One of them is my DD. The other is Q's daughter. My Dd is the one that doesn't get the run support, and the team averages twice as many errors -- mostly because DD gets batters to hit grounders that don't always get feilded right. Partof being a B team. Q's daughter strikes out more, but she also gets hit more often. In the end it all balances out, like I said, nearly the same totals in runs given up and batters faced per inning pitched. There's your background.

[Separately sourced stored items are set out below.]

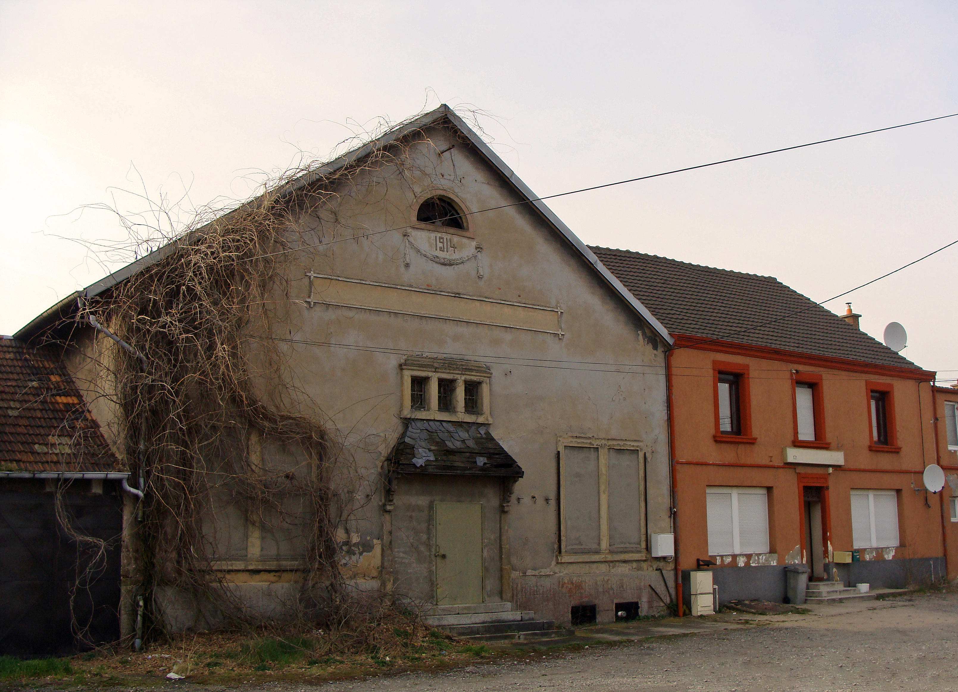 Ancien casino de la mine, ville de L'Hôpital (Moselle). Construit en 1914. Photographie prise le 7 mars 2014.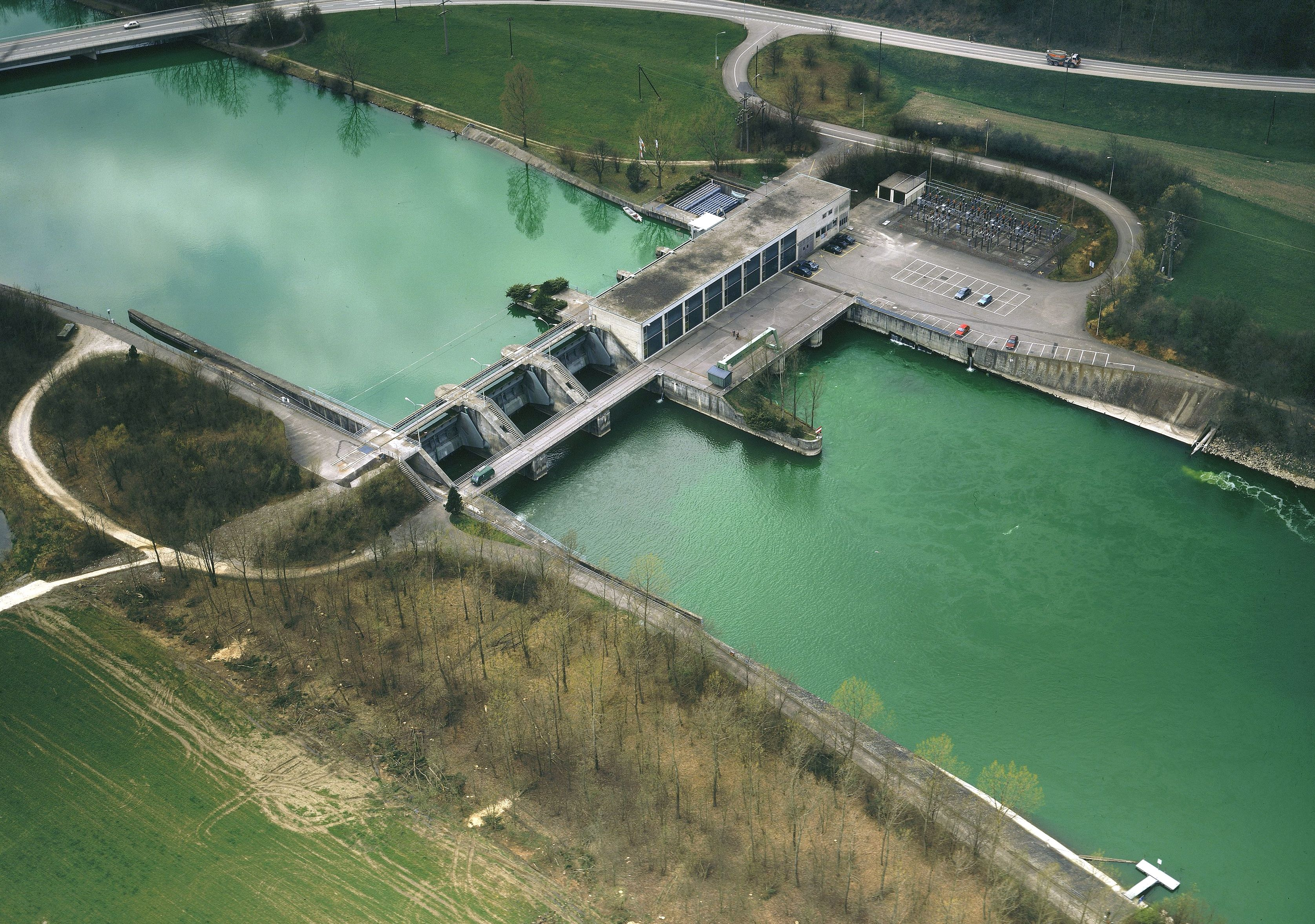 Tiefgeflogen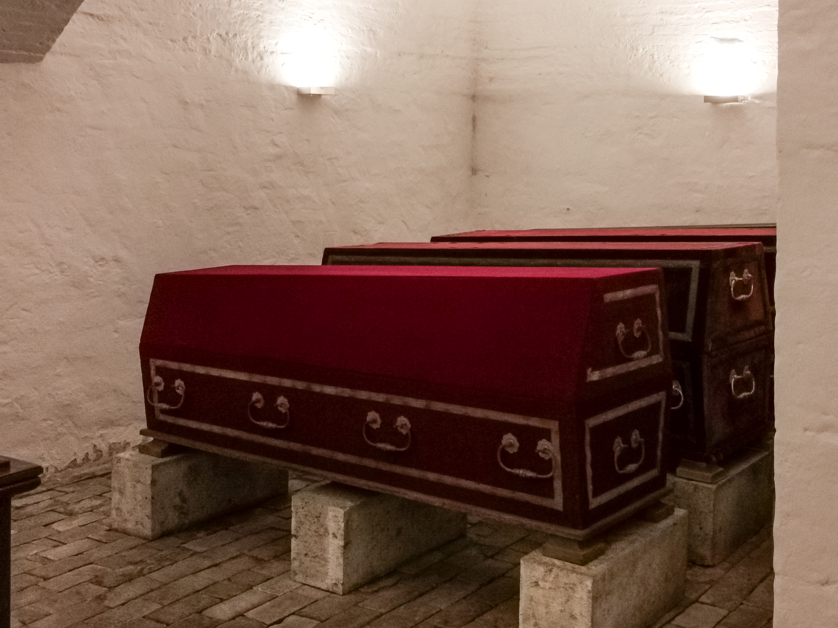 Fürstengruft Weimar; Särge von Großherzogin Caroline (1884–1905), Großherzog Carl Alexander (1818–1901) und Großherzogin Sophie (1824–1897) (von vorn nach hinten)

After pool play yesterday, Q pulls the coaches -- and me -- over. He's got his wife and daughter with him. and proceeds to throw out lots of insults, mostly directed at my DD. Called my DD a "shitshow" multiple times, said none of us knew what we had in his daughter. That she should start every game and pitch every pitch. Coach tried to tell him that she was saving her arm. He said you don't need to save a girl's arm in fastpitch. But mostly he just attacked my daughter and me, saying I was in the coach's ear about her playing time. Again, same number of starts, same number of innings. I didn't say anything back because his daughter was right there, and I don't want to point out a girl's faults in front of her. So I just let him rant for a few minutes. Since I'm the scorekeeper, I pulled out my phone and said let's look at the stats. He said he didn't want to hear stats, just that his daughter was better and mine didn't know what she was doing. I lost my cool a bit then. Started walking towards him and he just backed up. This went on for a while. Until he finally walked away.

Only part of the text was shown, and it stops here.